(Exercise instructions) Print the data verbatim. Leave every image out.

[Materials provided]

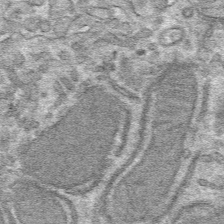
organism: Mouse
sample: Mouse hepatocytes
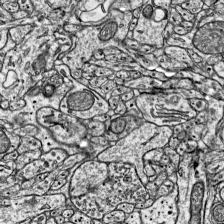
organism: Mouse
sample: Visual Cortex
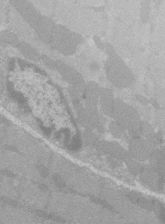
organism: C57BL Mouse
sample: Tibialis anterior muscle cell
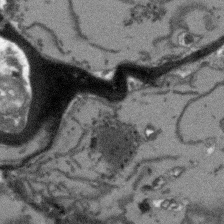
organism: Arabidopsis thaliana
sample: Root tip
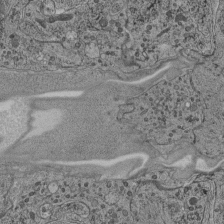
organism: C. elegans
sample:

[/Materials provided]

(Response area)
organism: Mouse
sample: Mouse hepatocytes
organism: Mouse
sample: Visual Cortex
organism: C57BL Mouse
sample: Tibialis anterior muscle cell
organism: Arabidopsis thaliana
sample: Root tip
organism: C. elegans
sample:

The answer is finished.